In summary, we have found that the matrix for the transformation T with respect to the standard basis B={1,x,x^2} for P2 is [-1 1 0] [0 0 2] [0 0 1]. We also found that the basis for ker(T) is {1+x} and the basis for Im(T) is {-1, 2x+x^2}, with dimensions of 1 and 2 respectively. Finally, we determined that the transformation does not have an inverse.
  • #1
Kaspelek
26
0
Where T(p(x)) = (x+1)p'(x) - p(x) and p'(x) is derivative of p(x).

a) Find the matrix of T with respect to the standard basis B={1,x,x^2} for P2.
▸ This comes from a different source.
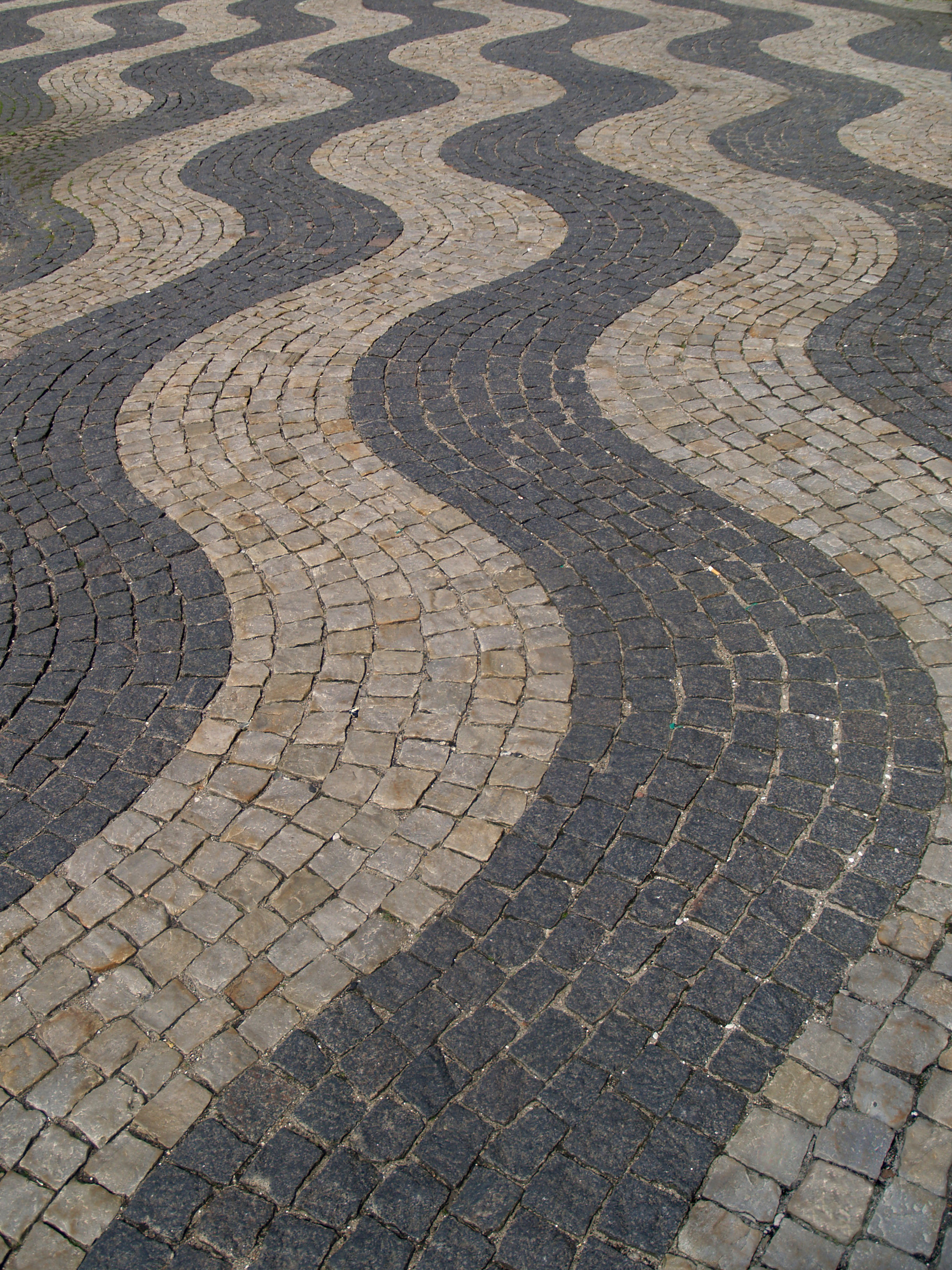 Hack Kampmann's paving at Frederiksberg Domhus (Frederiksberg Courthouse) in the Frederiksberg district of Copenhagen, Denmark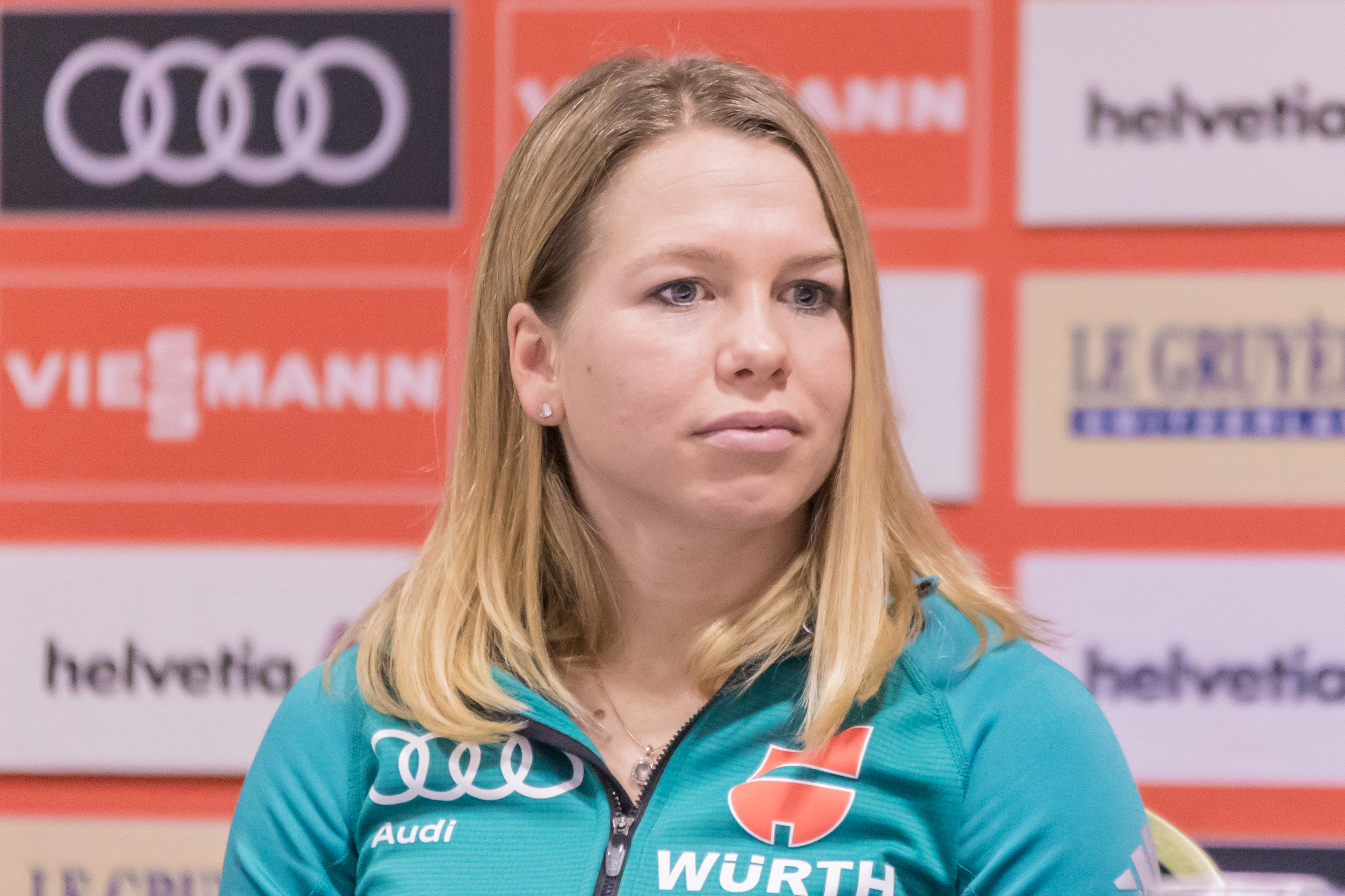 Sandra Ringwald; Porträt, Einzelbild; Pressekonferenz

T(1) = (x+1) * 0 - 1 = -1 = -1 + 0x + 0x^2
T(x) = (x+1) * 1 - x = 1 = 1 + 0x + 0x^2
T(x^2) = (x+1) * 2x - x^2 = 2x + x^2 = 0 + 2x + x^2

So, the matrix for T with respect to B equals
[-1 1 0]
[0 0 2]
[0 0 1].b) Find a basis for kerT and hence write down dim(kerT).

c) Find a basis for ImT and hence write down dim(ImT).

d) Does the transformation have an inverse?I've done part a, so any guidance on the rest would be greatly appreciated.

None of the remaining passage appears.